EXERCISE OBJECTIVE
Copy the lines below, please, starting with the one that contains "Louis de La" and ending with the last. Pictures stay out.

'''

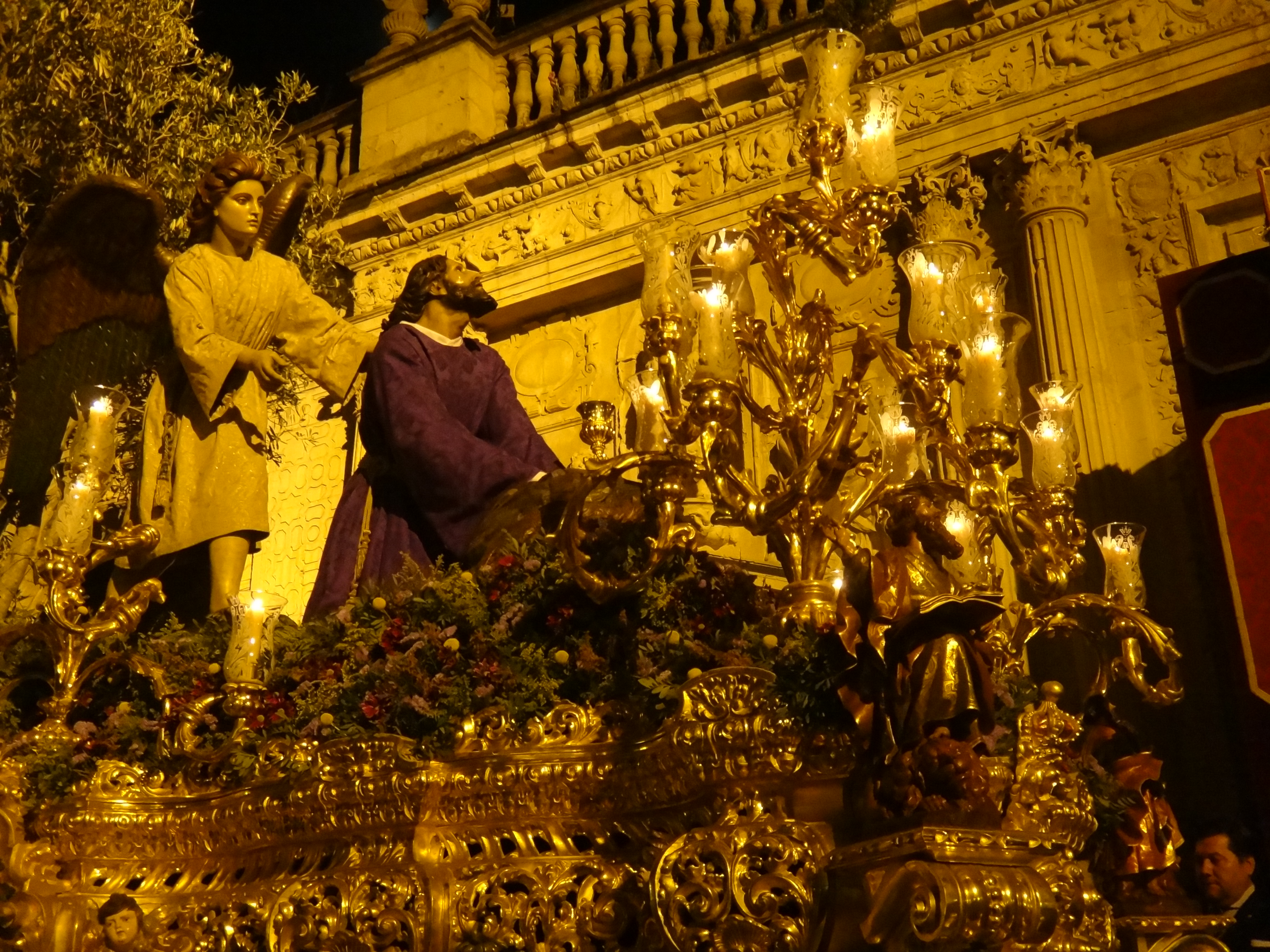 La Oración en el Huerto. Semana Santa de Jerez de la Frontera 2015 (Andalucía, España)
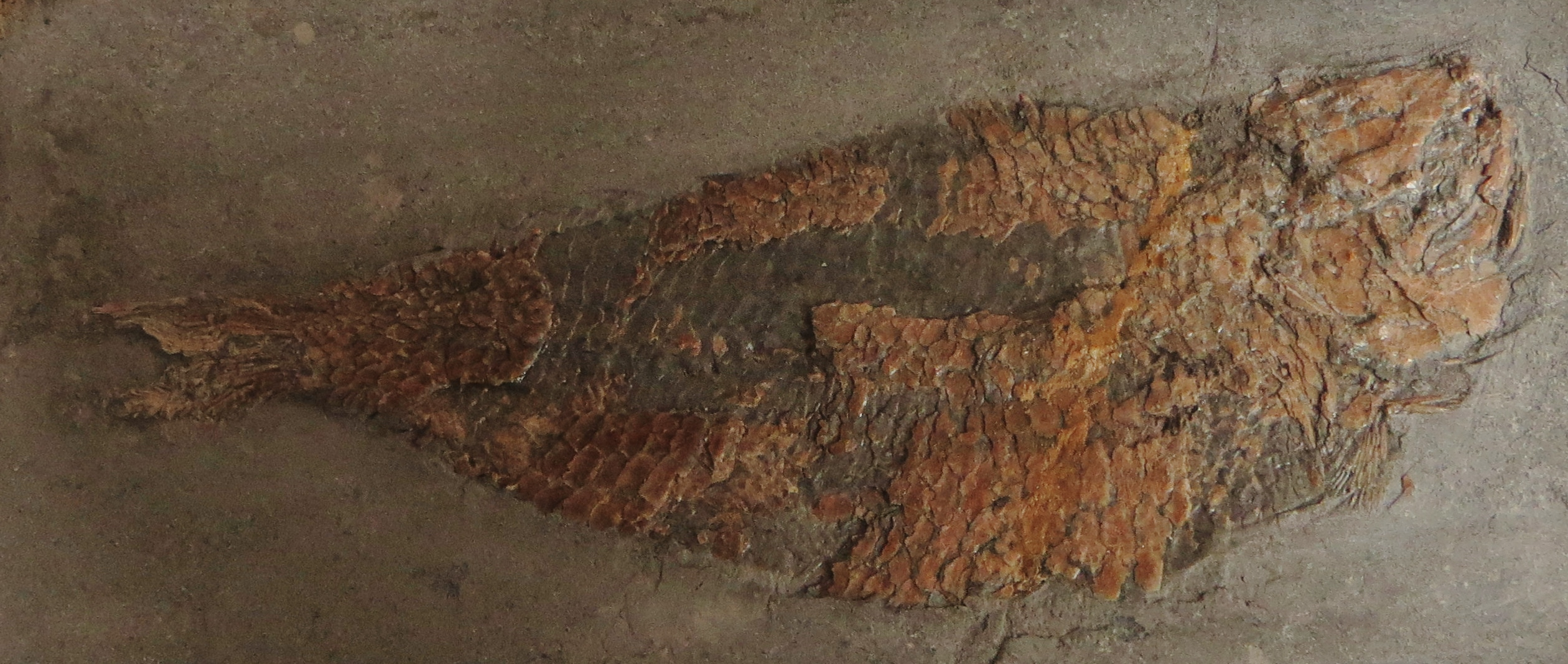 Fossil- Took the picture at Teylers Museum, Haarlem
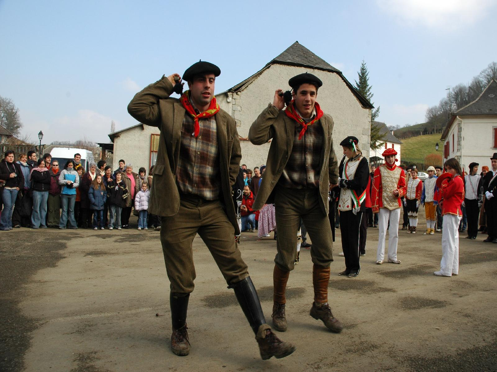 2006ko Urdiñarbeko Maskaradak Gameren. Khestuak. 2006ko otsailak 5.
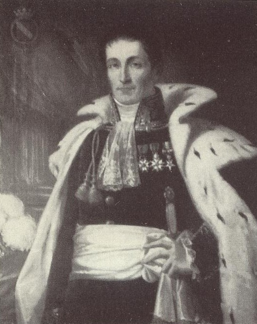 Louis de La Forest Divonne (1765-1838), pair de France
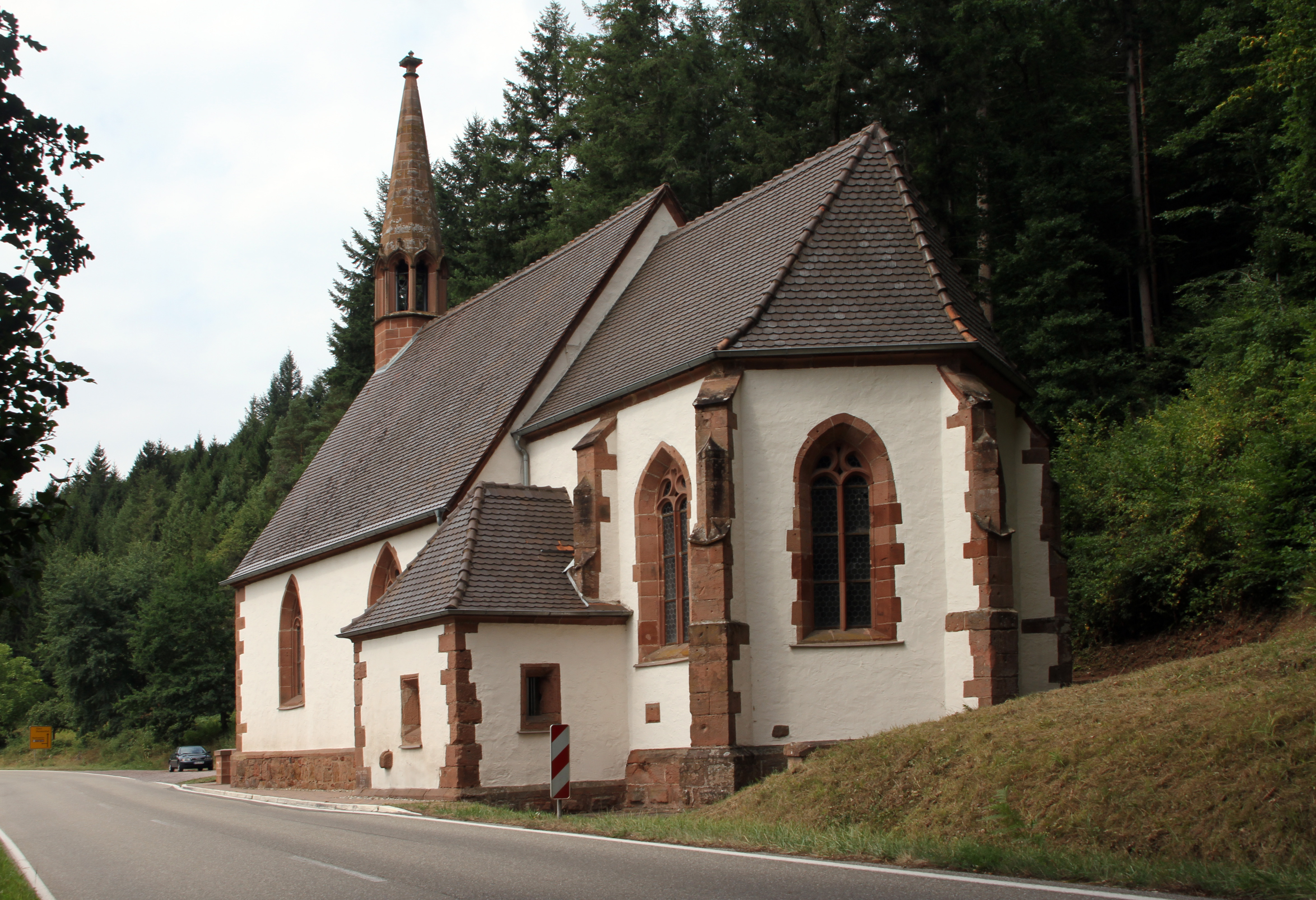 Niederschlettenbach, St. Anna-Kapelle; westlich des Ortes an der L 478; spätgotischer Saalbau, Chor mit angebauter Sakristei, zweite Hälfte des 15. Jahrhunderts.
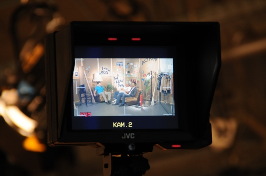 Blick durch die Kamera bei einer Aufzeichnung der Sendung The Show Real (Alex Offener Kanal Berlin)
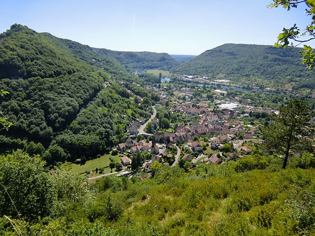 Vue de Beure
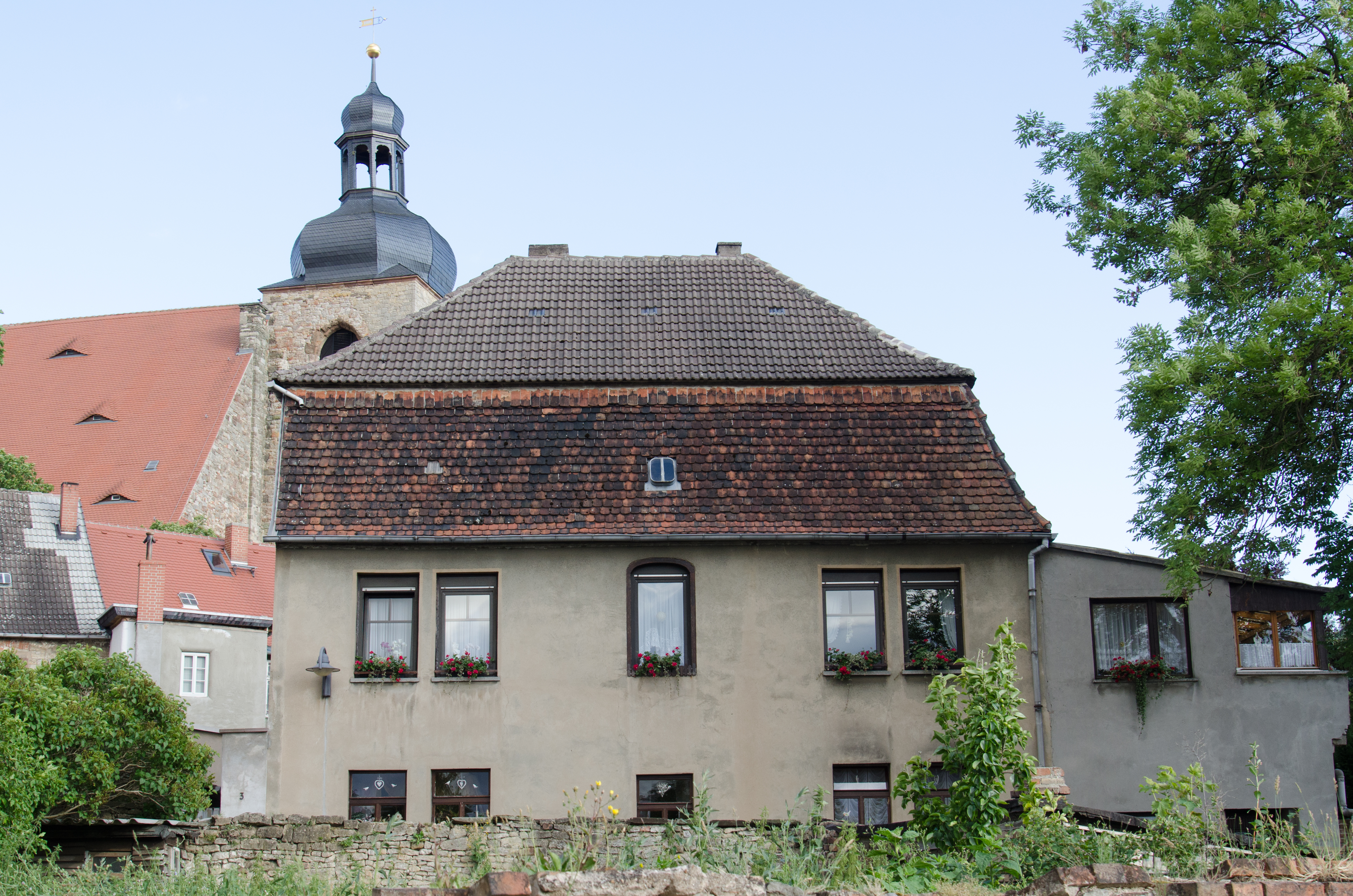 Querfurt, Burgstraße 3
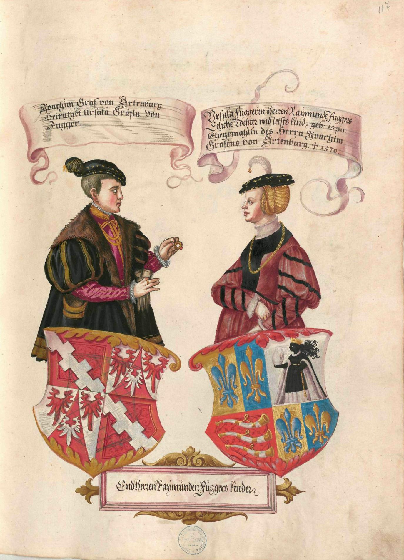 Geheimes Ehrenbuch der Fugger, hergestellt in der Werkstatt Jörg Breu d. J., 1545–1549 Portrait- und Wappendarstellung
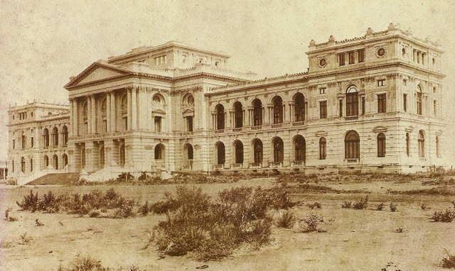 O Monumento da Independência, recém-construído, no final do século XIX. Foto do arquivo do Museu Paulista.
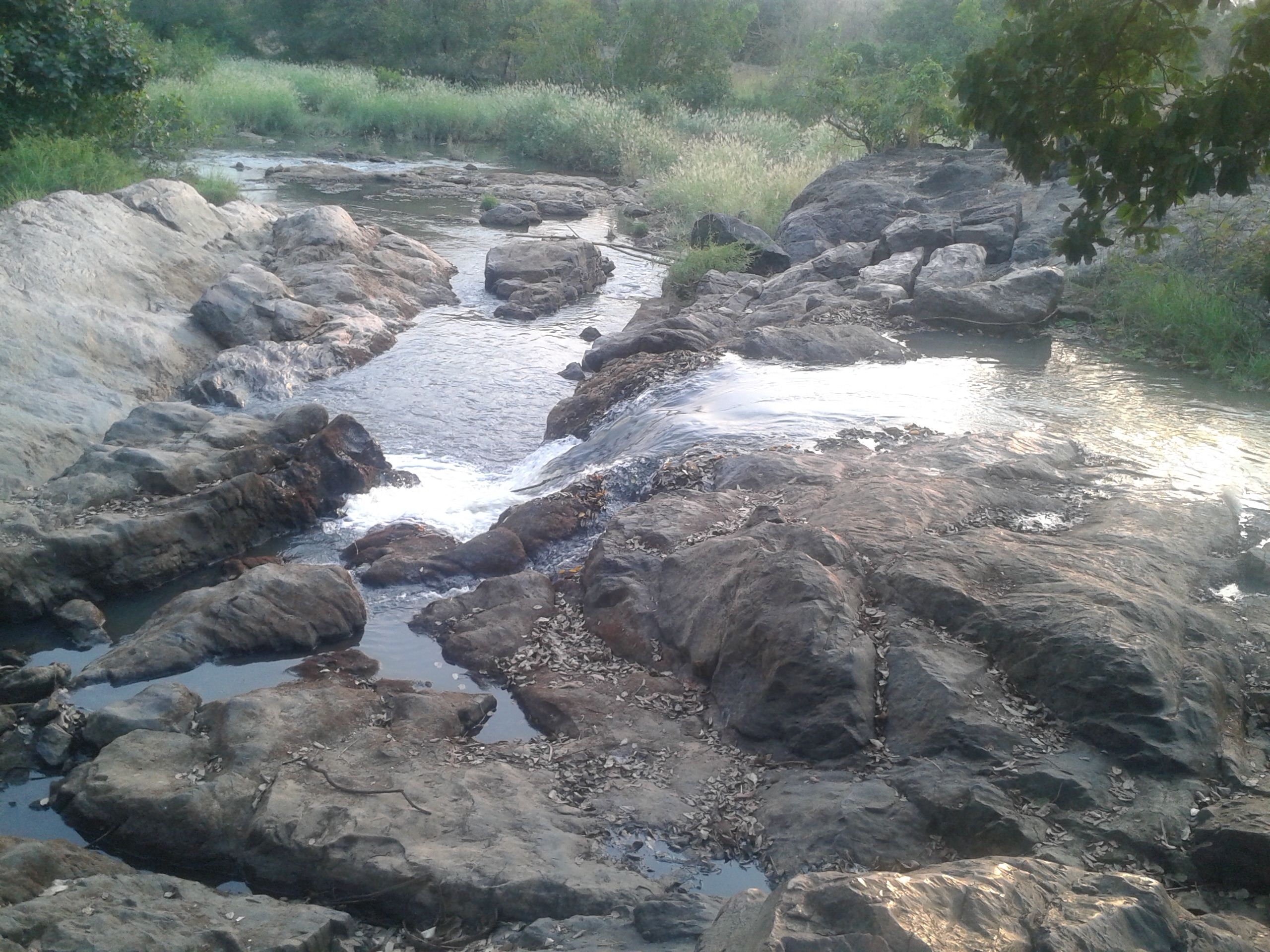 Chute de Nana Bakassa en Centrafrique This is an image of Cultural Fashion or Adornment from Central African Republic
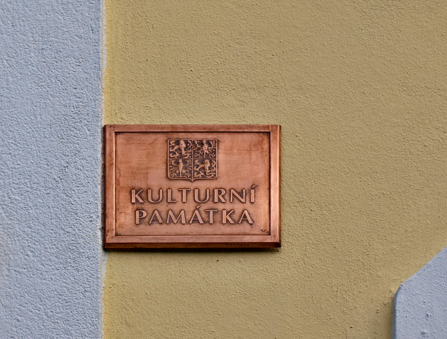 Cedulka Kulturní památka na kostele sv. Jiří ve Vraném n. Vltavou

'''

REPLY
 Louis de La Forest Divonne (1765-1838), pair de France
 Niederschlettenbach, St. Anna-Kapelle; westlich des Ortes an der L 478; spätgotischer Saalbau, Chor mit angebauter Sakristei, zweite Hälfte des 15. Jahrhunderts.
 Blick durch die Kamera bei einer Aufzeichnung der Sendung The Show Real (Alex Offener Kanal Berlin)
 Vue de Beure
 Querfurt, Burgstraße 3
 Geheimes Ehrenbuch der Fugger, hergestellt in der Werkstatt Jörg Breu d. J., 1545–1549 Portrait- und Wappendarstellung
 O Monumento da Independência, recém-construído, no final do século XIX. Foto do arquivo do Museu Paulista.
 Chute de Nana Bakassa en Centrafrique This is an image of Cultural Fashion or Adornment from Central African Republic
 Cedulka Kulturní památka na kostele sv. Jiří ve Vraném n. Vltavou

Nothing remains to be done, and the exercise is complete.